Each service with defined slo
has a dashboard with the above details automatically generated in Djed. If a DAZN Manifest includes links
section then these would also be added to the dashboard. These links are usually run-books that would help an engineer in an incident response situation or any documentation that would be useful.
Backstage
One of the main problems Manifest API had in the early stages was that there was no frontend to visualise all of the entities we had ingested to the Manifest API. This is where Backstage comes in, an open source software catalog.
DAZN’s DX team documented the journey taken with bringing Backstage to DAZN.
As can be seen in the above screenshot Backstage offered everything we needed to visualise the data in Manifest API as well as create new plugins that enhanced the DAZN Manifest capabilities. This was all done with minimal changes to our DAZN Manifest schema making it an excellent addition to our toolset.
Manifest Driven PagerDuty
At DAZN our primary paging tool is PagerDuty. In the past when teams wanted to register a new service in PagerDuty they would do so using a terraform module. This meant that teams had to choose their service name and hopefully that service name matched what was in the manifest.
Since we want the manifest to be the source of truth of service definition and other entity types, we made a tool called Manifest Driven PagerDuty (MDPD). This allowed for the PagerDuty service to be defined in the DAZN Manifest.
As seen in the above DAZN Manifest snippet a support
section can be defined. This particular service shows that the support hours are defined and that this service is supported during weekdays.
MDPD creates PagerDuty services with a defined name format that is driven by the definition of the service inside the manifest. This allows for other automations to leverage PagerDuty to page teams if they need to be notified about their service, since the name is unique and can be looked up via MAPI.
Service Dependencies
The DAZN Manifest also allows the concept of defining a service dependency. By defining a dependency it allows to better understand the blast radius of incidents and allows for better risk assessment of large deployments.
The Manifest API only allows teams to create a dependency on a service that exists in the API.
As seen above if an incident was to occur on a service that your service is dependent on, it may be worth first checking if that service is indeed having a negative impact on your service. Time to resolution could be decreased with this information as the investigation could be started at the source of the problem immediately.
This view it becomes much clearer what services may be impacted. It also allows new team members to have an overarching view of the system that they may be soon working on, this contextual view can help with the understanding of such a system.
Alexandria
Alexandria is an internal tool we use for recording deployments. Each pipeline is required to use a specific workflow step to gather information about a deployment and send that information to a central database. This deployment is enriched with information from the DAZN Manifest, primarily the service name. Internally we have built a Github Action that our developers can use which takes care of this.
Since we are using the DAZN Manifest to determine the service name.

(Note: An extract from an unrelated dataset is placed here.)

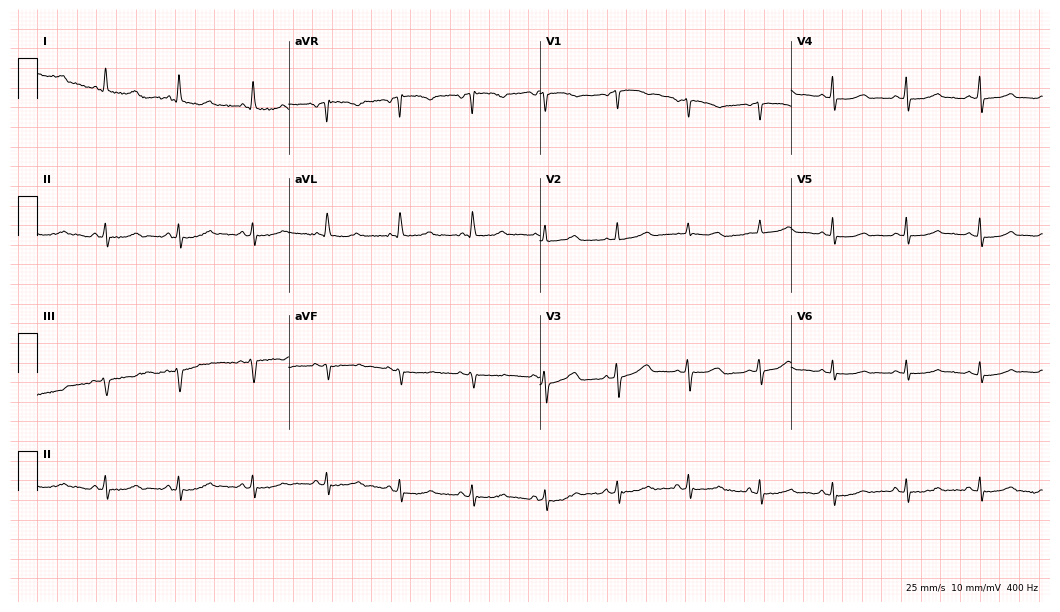
Standard 12-lead ECG recorded from a 70-year-old female (10.2-second recording at 400 Hz). None of these six findings is recorded: first-degree AV block, right bundle branch block, left bundle branch block, sinus bradycardia, atrial fibrillation, sinus tachycardia.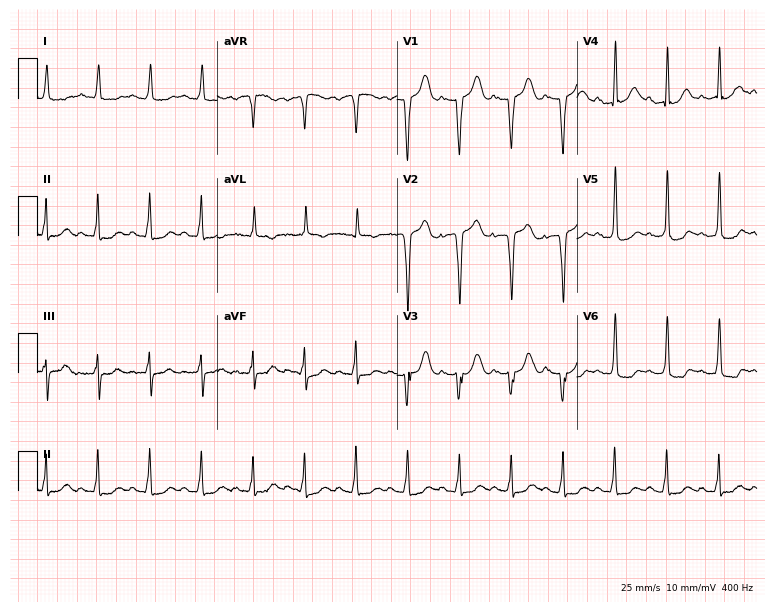
12-lead ECG from an 83-year-old female. Shows sinus tachycardia (a sinus rate of 100 beats per minute or more).

We know that if the service is using Manifest Driven PagerDuty, we are able to determine the service name in PagerDuty. Hence, we can forward the information of the deployment to PagerDuty also.
Since Djed is also driven by the DAZN Manifest, the same thing can be done for Djed Dashboards. An annotation gets created at the moment the deployment is sent. We are able to match this deployment with the service because the service name is taken from the DAZN Manifest.
Conclusion
Although in the early days the DAZN Manifest had no real purpose. Over time it grew to become a really important tool that makes life easier for everyone. It is really important to create a source of truth for identifying entities uniquely and linking them using the same name across any and all tooling where possible. If done correctly integrations can be created which can add a lot of value and save time.